Here is the link to the test... 
Volhard Dog Training and Nutrition: Behavior and Training: Behavior

I would love some insight from expeienced poodle/SPOO owners


----------



## Oreo's Mommy (Dec 18, 2012)

Thank you so much for the test link. I have never heard of it.


----------



## petitpie (Nov 16, 2011)

Knowing about this test should certainly have prospective poodle owners asking breeders about doing it.


----------



## Pluto (Jul 8, 2012)

It appears that this test needs to be administered by a third party to be accurate. Are you testing your pup yourself? Additionally, if the test is to be administered at 49 days old (7 weeks) and your pup is much older (16 weeks?), it likely has minimal usefullness.

In general, temperament tests are a good guide in selecting the right dog for your home – that is the pup that will fit most easily into your lifestyle. But any temperament dog can fit in your home with enough work. I think what this test does is support what you already know – you are going to have a bold puppy that will need lots of guidance. This website completely sells short “1” dogs, as well as first time owners. “1”- “2” dogs per their description are dogs that thrive under firm and consistent training and turn into very stable and trustworthy dogs. You find way to continually remind them that you are the leader, implementing a thoughtful training program. 

A first time owner is capable of finding the right assistance and training programs, and tend to be open to suggestions and new ideas that maybe someone that has only ever owned a string of “easy” dogs is not. If you had a dominant terrier or spitz type breed I would be concerned. But you have a poodle, a very trainable breed. You can definitely handle this, and your pup is more than capable then being good with children and the elderly. Just remember your pup is bright and intuitive – you have already begun the training process. Everything you do on a day to day basis teaches this pup something. Get a good trainer that can guide you into identify potential problems early and incorporate solutions into your day.

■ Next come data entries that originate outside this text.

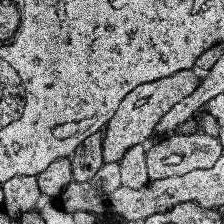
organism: Human
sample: Temporal Lobe
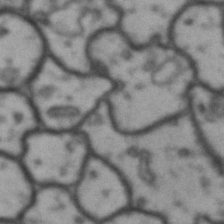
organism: Drosophila
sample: Brain
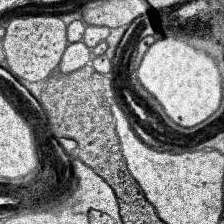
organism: Human
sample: Temporal Lobe
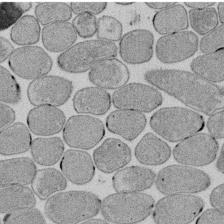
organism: E. coli
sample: Bacterial nucleoid
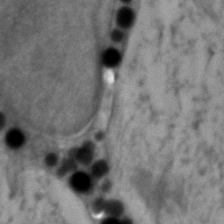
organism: Zebrafish
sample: Zebrafish embryo
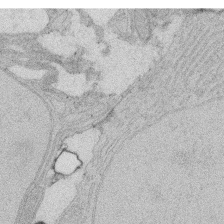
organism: Rat
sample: Salivary granule
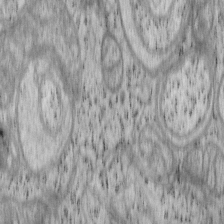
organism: Human
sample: HeLa cells
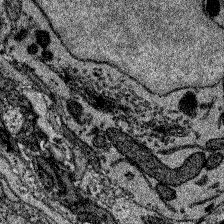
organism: Zebrafish
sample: Larval olfactory bulb
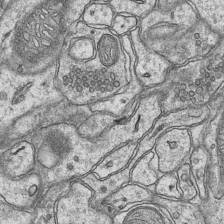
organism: Mouse
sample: CA1 Hippocampus
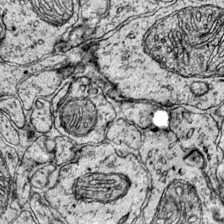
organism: Mouse
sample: Primary visual cortex
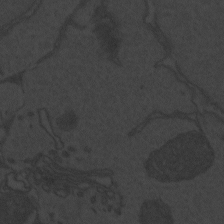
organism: Zebrafish
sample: Macrophage infected with Toxoplasma gondii
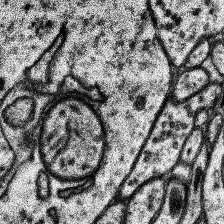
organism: Human
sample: Temporal Lobe
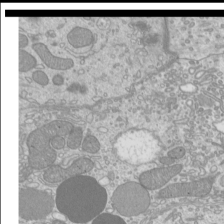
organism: Mouse
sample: Cilia; mouse epididymis
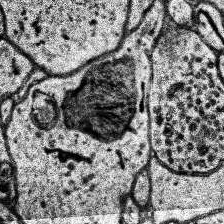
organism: Human
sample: Temporal Lobe
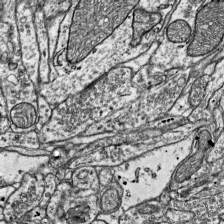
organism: Mouse
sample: Visual Cortex
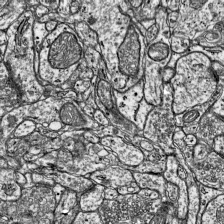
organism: Mouse
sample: Visual Cortex
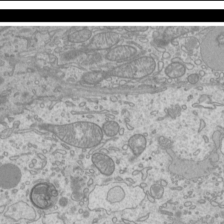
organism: Mouse
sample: Cilia; mouse epididymis
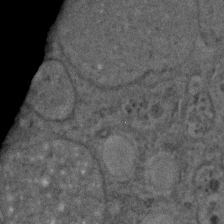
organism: C. elegans
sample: C. elegans embryo
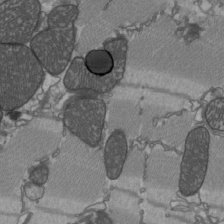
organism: C57BL Mouse
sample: Heart
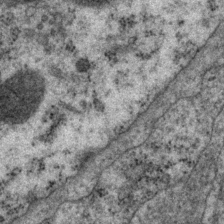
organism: P. pacificus
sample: Pharynx
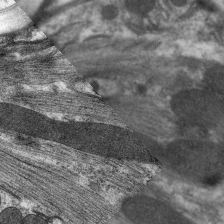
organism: C. elegans
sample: Pharynx

She doesn't have to like cuddling, but she has to let you touch her all over, hold her feet, touch her ears, manipulate her body. She may be pre-disposed to be mouthy (our submissive girl is also mouthy, and the Spoo we had as a kid was also mouthy), but she is not permitted to put her mouth on people (start that now). Being around lots of kids now is fantastic, as long as you are supervising and making sure she is developing good habits. Depending on the age of the kids, they should also be involved in the training process. 

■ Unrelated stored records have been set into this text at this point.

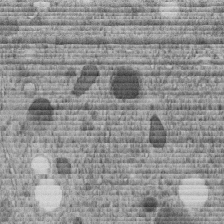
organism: C. elegans
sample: C. elegans embryo early stage
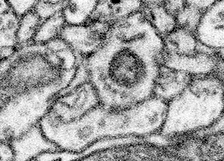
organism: Mouse
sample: Somatosensory cortex neuropil
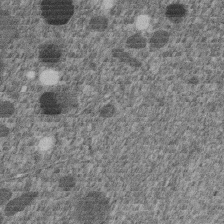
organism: C. elegans
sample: C. elegans embryo early stage
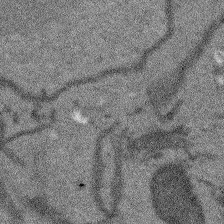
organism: Arabidopsis thaliana
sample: Root tip
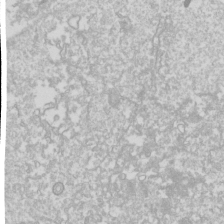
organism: Drosophila
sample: Cell division; meiosis; drosophila spermatocytes
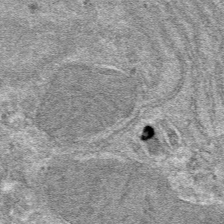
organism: Mouse
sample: Mouse hepatocytes
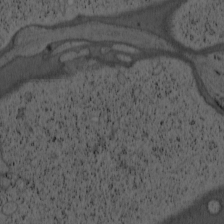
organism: African green monkey
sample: COS-7 cells
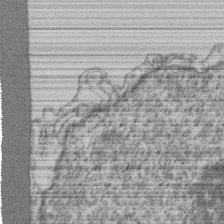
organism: Mouse
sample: T cell stromal cell synapse
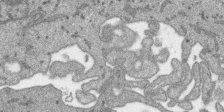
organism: Human
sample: Lung epithelial cells infected with SARS-CoV-2
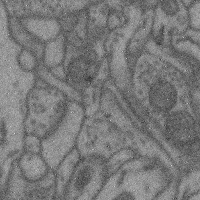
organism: Mouse
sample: Cerebral cortex
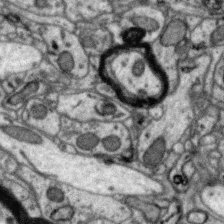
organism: Zebra finch
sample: Brain
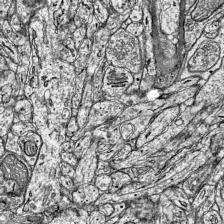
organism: Mouse
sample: Visual Cortex
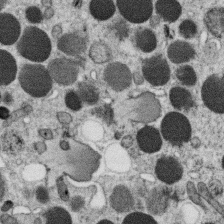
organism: C. elegans
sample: C. elegans oocyte; sperm cells
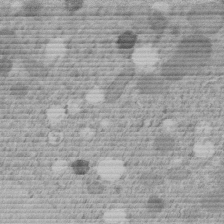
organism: C. elegans
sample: C. elegans embryo early stage
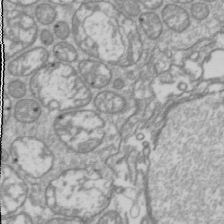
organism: Drosophila
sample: Cell division; meiosis; drosophila spermatocytes
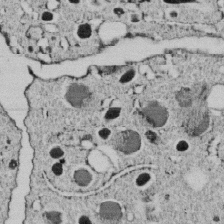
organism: C. elegans
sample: C. elegans embryo early stage
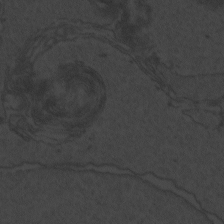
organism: Zebrafish
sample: Macrophage infected with Toxoplasma gondii

And what the heck is with the “elderly” thing, it’s not like they are mentally deficient, afraid of dogs, or going to need to do hand to hand combat with your dog!


----------



## Quossum (Mar 18, 2011)

I wouldn't worry about it. The Volhard is a popular test, especially with the performance crowd, but it is designed to be given at a very specific age (49 days or 7 weeks) and under very specific circumstances (by a neutral person not familar with or known to the puppies). If not given in this way, it's not valid to evaluate a puppy within its parameters.

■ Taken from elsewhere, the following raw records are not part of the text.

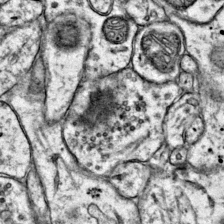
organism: Mouse
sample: Primary visual cortex
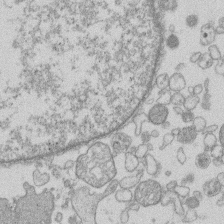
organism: Human
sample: Macrophage cells
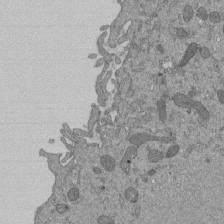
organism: Mouse
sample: ED-1 cell nuclei; centrioles
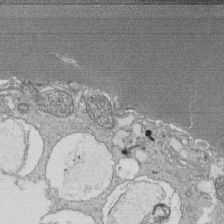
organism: Tetrahymena
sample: Cilia in tetrahymena
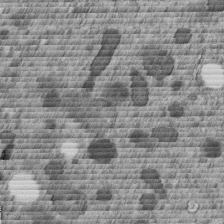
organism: C. elegans
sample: C. elegans embryo early stage
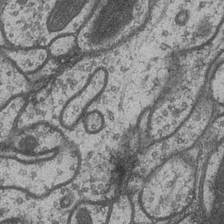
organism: Drosophila
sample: Optic medulla
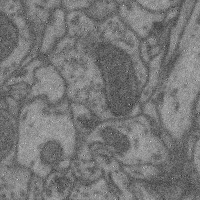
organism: Mouse
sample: Cerebral cortex
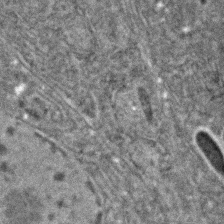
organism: C. elegans
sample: C. elegans embryo
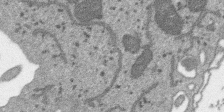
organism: Human
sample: Lung epithelial cells infected with SARS-CoV-2
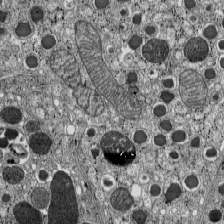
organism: C57BL Mouse
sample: Pancreatic islet
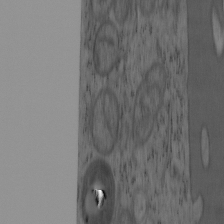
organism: Human
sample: HeLa cells
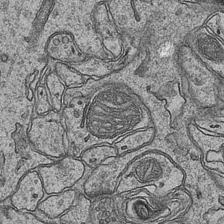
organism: Mouse
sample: CA1 Hippocampus
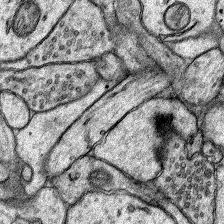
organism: Rat
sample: Hippocampus
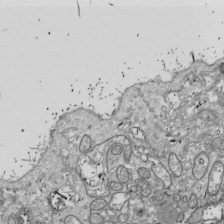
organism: Drosophila
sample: Cell division; meiosis; drosophila spermatocytes
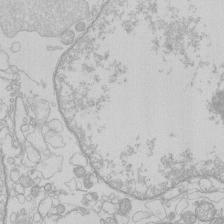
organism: Human
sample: Macrophage cells
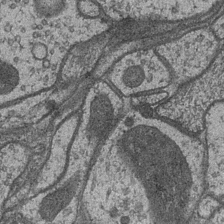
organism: Drosophila
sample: Optic medulla
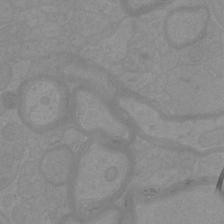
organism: Mouse
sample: Cortical neurons
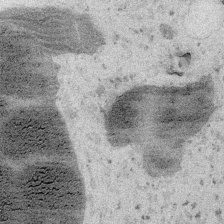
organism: Embia sp.
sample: Silk gland
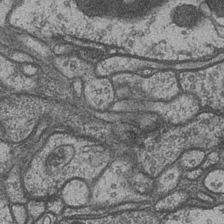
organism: Drosophila
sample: Optic medulla
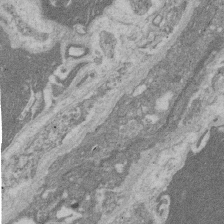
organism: Rat
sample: Salivary granule
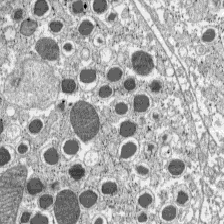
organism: C57BL Mouse
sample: Pancreatic islet
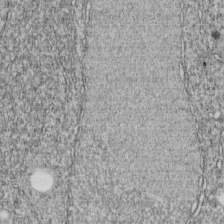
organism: C. elegans
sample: C. elegans embryo early stage
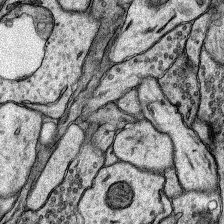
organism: Rat
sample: Hippocampus
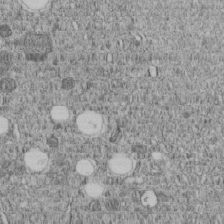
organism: C. elegans
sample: C. elegans embryo early stage

Younger or older puppies will score differently due to maturation rate and brain development. Puppies will behave differently with "their" people than with a stranger.

Some breeders really like the test and swear by it; others do it but take the results with a grain of salt. Others don't consider it valid or worthy at all.

My puppy's breeder did the test on Sugarfoot's litter. He scored 3's and 2's, indicating he might be a bit of handful for some owners, but a good worker if properly channeled. This has turned out accurately, I would say.

So, in short, don't worry. Your pup is too old to be evaluated with the Volhard test. 

--Q


----------



## Indiana (Sep 11, 2011)

I totally agree that you can help your puppy to be the kind of dog that will suit your household. Socializing is an important part of any dog's upbringing, and obedience training makes any dog better. I think it's a great idea to train the puppy how to act around children and any other situations it will be in. Besides, poodles love a job, so if you make obedience training fun your puppy will thrive on it. I think the fact that you looked into this test and care about the results shows that you are a very good dog owner! Your puppy will turn into a great dog, I'm sure.


----------



## fjm (Jun 4, 2010)

Temperament testing gets mixed reviews, even when done exactly as recommended at 49 days by someone the pup does not know, so I would not get too anxious about results from your own testing of an older pup, at a very different stage of development, who knows you and the environment well.

What I would be doing is observing her general behaviour, and working hard on anything that might need changing. Poppy was shy and rather nervous as a puppy - for months and months I took care to avoid things that might reinforce that fearfulness, and to seek out encounters with nice, treat bearing humans and friendly dogs. It worked. Behaviour change doesn't happen in days or weeks, it comes from months of repeated reinforcement with Good Stuff - while working through puppy fear periods and adolescent bolshiness at the same time! Puppies have a short attention span and many hate being restrained by being cuddled - there is a whole exciting world out there and they want to get off your lap and explore it. And the primary tool they have for exloring is their mouth and teeth!

Have you tried clicker training her? It is a brilliant way of training, especially with very intelligent dogs or those often considered "stubborn". I would also recommend "How to train your dog like a pro" by Jean Donaldson - it really opened my eyes to how easy it is to think a dog understands a cue after just a few repetitions, and blame the dog for refusing to obey rather than my own inadequate training!


----------